I made my boss nervous: “You should be careful what you say. Think about your career.”  My boss’s boss’s boss wanted me to stop. I learned that several senior managers spent hours crafting a response to a strongly-worded letter I wrote. And they did not appreciate having to do that. I kept going. I was confident that I was doing the right thing. I stayed focused on the facility’s patients and what I thought was best for them.

The discomfort I was creating in the managers told me I was making progress. What I didn’t see, in my blinding righteousness, was how their discomfort was placing me on the other side of the table, creating a Me versus Them dynamic that risked undermining my goal, and even my ability to do my job.

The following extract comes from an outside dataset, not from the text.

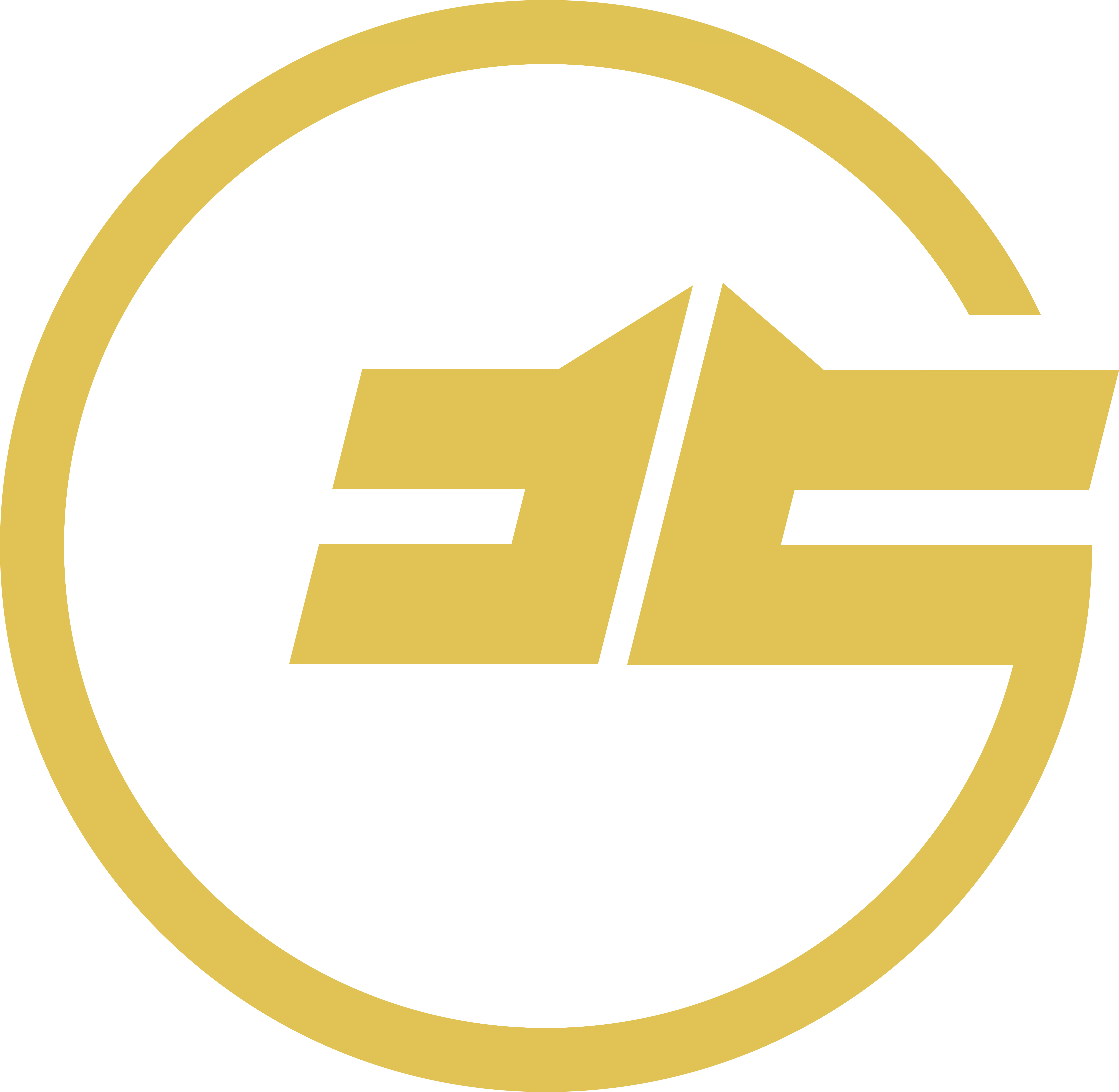 北条鉄道社章

I wish junior me had known the concepts of Advocacy and Inquiry as two ways to engage in communication. As I shared in my last blog (about activism for change on behalf of your organization in the external world), Advocacy is stating your view or making a demand. Inquiry is seeking solutions in a collaborative process.

In my work to “save the facility!” from budget cuts, I was all-Advocacy-all-the-time. This was in part because I sat at the bottom of the org chart. I was far from the decision-making. But looking back now, there were opportunities to participate in Inquiry and help steer the decision to the best possible solution. I was not savvy enough to realize it. I was also too attached to the righteousness of being the Advocate.

Here’s what those opportunities to shift to Inquiry looked like: My boss asked me for ideas a couple times during her attempts to manage me in those days. And, magically, there was one side conversation in the parking lot after the big hearing with her boss’s boss, the head of the whole Department of Public Health, where I was offered a chance to contribute ideas for how to preserve services in the facility while also balancing a very out-of-whack budget. Why didn’t I jump on those chances? I think it was too much of a shift for me to make, and I knew I didn’t have enough knowledge of the budget and the process to jump in.

Inquiry also requires trust. And there was a lack of trust between me and the bosses. The bosses lacked trust towards me, a previously well-regarded social worker, because I had been outspoken and borderline confrontational. My colleagues and I lacked trust toward the bosses, because of this seeming attack on our hard work and on the needs of these mentally ill people living in the facility.


That’s the dance of creating change within your organization:

How do you create the discomfort with the status quo that is required for change to happen, without creating a Me versus Them division that will undermine trust and stand in the way of the change you seek?

Try this: Stop to think about the right ways and the right moments to employ Advocacy and Inquiry, and how to use them together, to make change happen over time within your organization.

P.S. What happened at the psychiatric hospital, you ask? The budget cuts were not as severe as threatened. I left that job, burned out after the drama and maybe a little embarrassed. The facility stayed open with the same level of services, then cuts were made later. A couple years later, in a job interview at another social work program downtown, the hiring manager asked me why I was a social worker and not an attorney. I did not get that job, but I did get a great position back on the hospital campus with patients living in the community and on the streets.